Dataset records:
==========

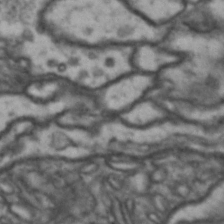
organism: Drosophila
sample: Brain
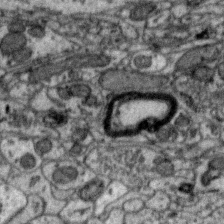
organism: Zebra finch
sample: Brain
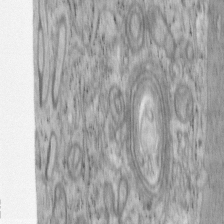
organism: Human
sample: HeLa cells
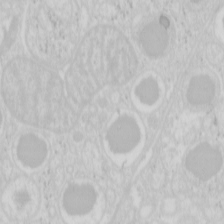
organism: Mouse
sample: Pancreas
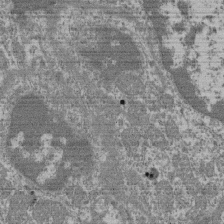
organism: Mouse
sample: Glomerulus
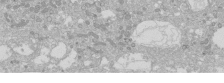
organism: Human
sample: Caco-2 cells
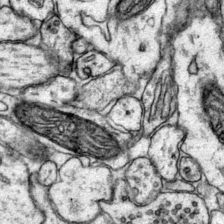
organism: Mouse
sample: Primary visual cortex
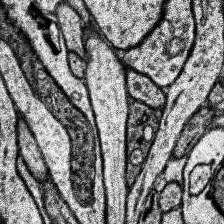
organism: Human
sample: Temporal Lobe
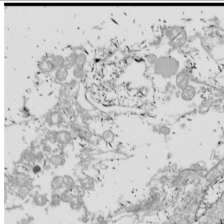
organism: Drosophila
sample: Cell division; meiosis; drosophila spermatocytes
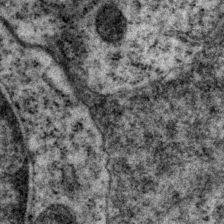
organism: P. pacificus
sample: Pharynx
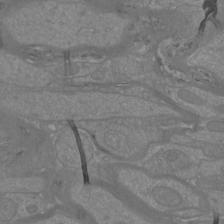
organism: Mouse
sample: Cortical neurons
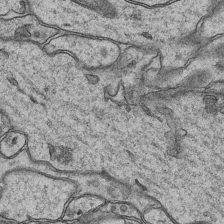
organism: Mouse
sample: CA1 Hippocampus
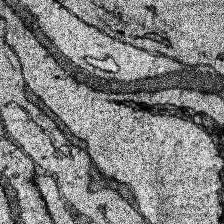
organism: Human
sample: Temporal Lobe
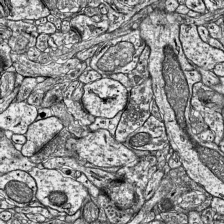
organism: Mouse
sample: Visual Cortex
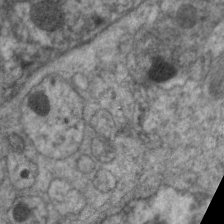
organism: C. elegans
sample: Pharynx
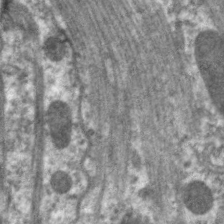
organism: C. elegans
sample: Pharynx
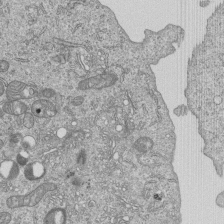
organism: Human
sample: MDA-MB-231 cells
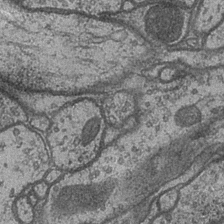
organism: Drosophila
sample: Optic medulla
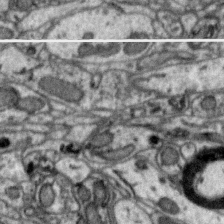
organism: Zebra finch
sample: Brain
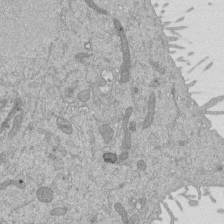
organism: Mouse
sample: ED-1 cell nuclei; centrioles
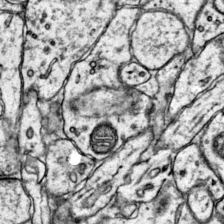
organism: Mouse
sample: Primary visual cortex
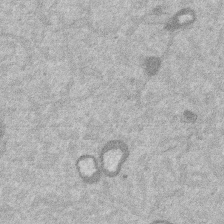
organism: Mouse
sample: Dividing mouse embryo 1 cell stage
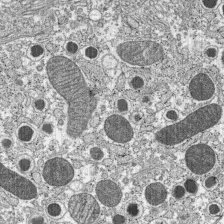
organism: C57BL Mouse
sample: Pancreatic islet
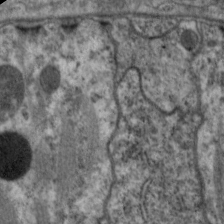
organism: C. elegans
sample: Pharynx
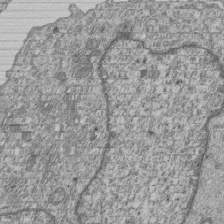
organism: Human
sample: MDA-MB-231 cells
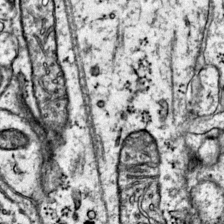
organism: Mouse
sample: Primary visual cortex
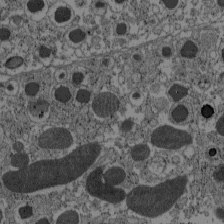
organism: C57BL Mouse
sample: Pancreatic islet
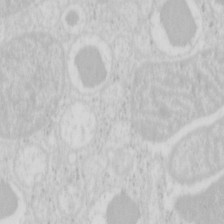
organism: Mouse
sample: Pancreas
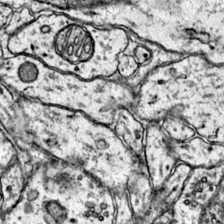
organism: Mouse
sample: Primary visual cortex
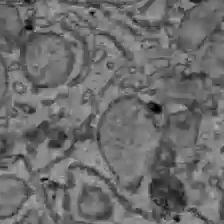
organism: C57BL Mouse
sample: Liver
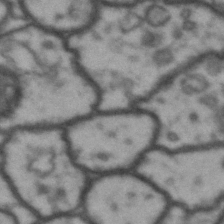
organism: Drosophila
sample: Brain
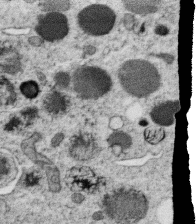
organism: C. elegans
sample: C. elegans oocyte; sperm cells
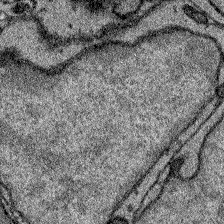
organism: Zebrafish
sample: Larval olfactory bulb
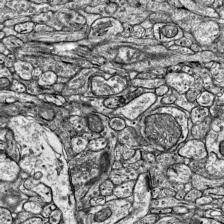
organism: Mouse
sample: Visual Cortex
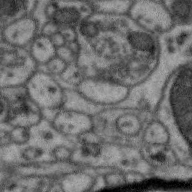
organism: Zebra finch
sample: Brain
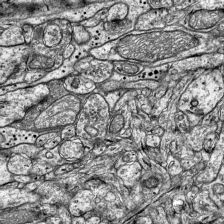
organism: Mouse
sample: Visual Cortex
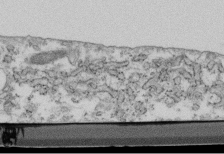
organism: Mouse
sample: Cilia; retinal pigment epithelium
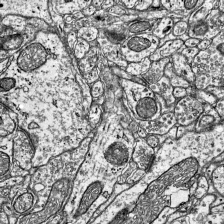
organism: Mouse
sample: Visual Cortex
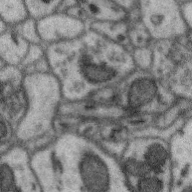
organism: Zebra finch
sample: Brain
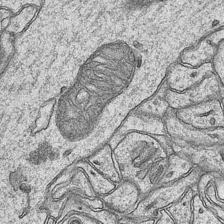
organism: Mouse
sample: CA1 Hippocampus
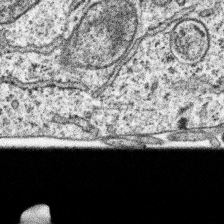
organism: Human
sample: HeLa cells
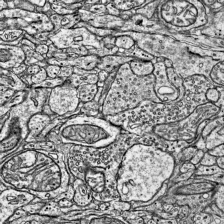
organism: Mouse
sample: Visual Cortex
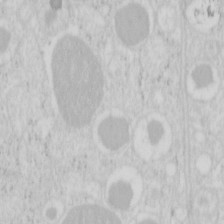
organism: Mouse
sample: Pancreas
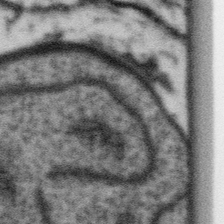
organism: Gemmata obscuriglobus
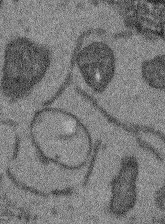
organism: Arabidopsis thaliana
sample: Root tip
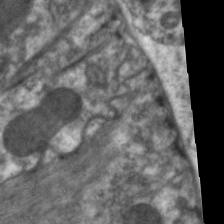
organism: C. elegans
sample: Pharynx
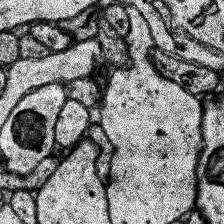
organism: Human
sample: Temporal Lobe
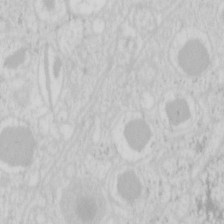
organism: Mouse
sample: Pancreas
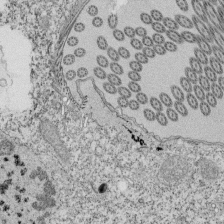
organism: Tetrahymena
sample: Cilia in tetrahymena
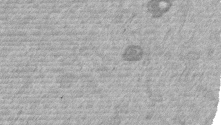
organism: Mouse
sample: Dividing mouse embryo 1 cell stage

==========

● Description of the task: When you transcribe these entries, keep every word exact and drop the pictures.

● Written response:
organism: Drosophila
sample: Brain
organism: Zebra finch
sample: Brain
organism: Human
sample: HeLa cells
organism: Mouse
sample: Pancreas
organism: Mouse
sample: Glomerulus
organism: Human
sample: Caco-2 cells
organism: Mouse
sample: Primary visual cortex
organism: Human
sample: Temporal Lobe
organism: Drosophila
sample: Cell division; meiosis; drosophila spermatocytes
organism: P. pacificus
sample: Pharynx
organism: Mouse
sample: Cortical neurons
organism: Mouse
sample: CA1 Hippocampus
organism: Human
sample: Temporal Lobe
organism: Mouse
sample: Visual Cortex
organism: C. elegans
sample: Pharynx
organism: C. elegans
sample: Pharynx
organism: Human
sample: MDA-MB-231 cells
organism: Drosophila
sample: Optic medulla
organism: Zebra finch
sample: Brain
organism: Mouse
sample: ED-1 cell nuclei; centrioles
organism: Mouse
sample: Primary visual cortex
organism: Mouse
sample: Dividing mouse embryo 1 cell stage
organism: C57BL Mouse
sample: Pancreatic islet
organism: C. elegans
sample: Pharynx
organism: Human
sample: MDA-MB-231 cells
organism: Mouse
sample: Primary visual cortex
organism: C57BL Mouse
sample: Pancreatic islet
organism: Mouse
sample: Pancreas
organism: Mouse
sample: Primary visual cortex
organism: C57BL Mouse
sample: Liver
organism: Drosophila
sample: Brain
organism: C. elegans
sample: C. elegans oocyte; sperm cells
organism: Zebrafish
sample: Larval olfactory bulb
organism: Mouse
sample: Visual Cortex
organism: Zebra finch
sample: Brain
organism: Mouse
sample: Visual Cortex
organism: Mouse
sample: Cilia; retinal pigment epithelium
organism: Mouse
sample: Visual Cortex
organism: Zebra finch
sample: Brain
organism: Mouse
sample: CA1 Hippocampus
organism: Human
sample: HeLa cells
organism: Mouse
sample: Visual Cortex
organism: Mouse
sample: Pancreas
organism: Gemmata obscuriglobus
organism: Arabidopsis thaliana
sample: Root tip
organism: C. elegans
sample: Pharynx
organism: Human
sample: Temporal Lobe
organism: Mouse
sample: Pancreas
organism: Tetrahymena
sample: Cilia in tetrahymena
organism: Mouse
sample: Dividing mouse embryo 1 cell stage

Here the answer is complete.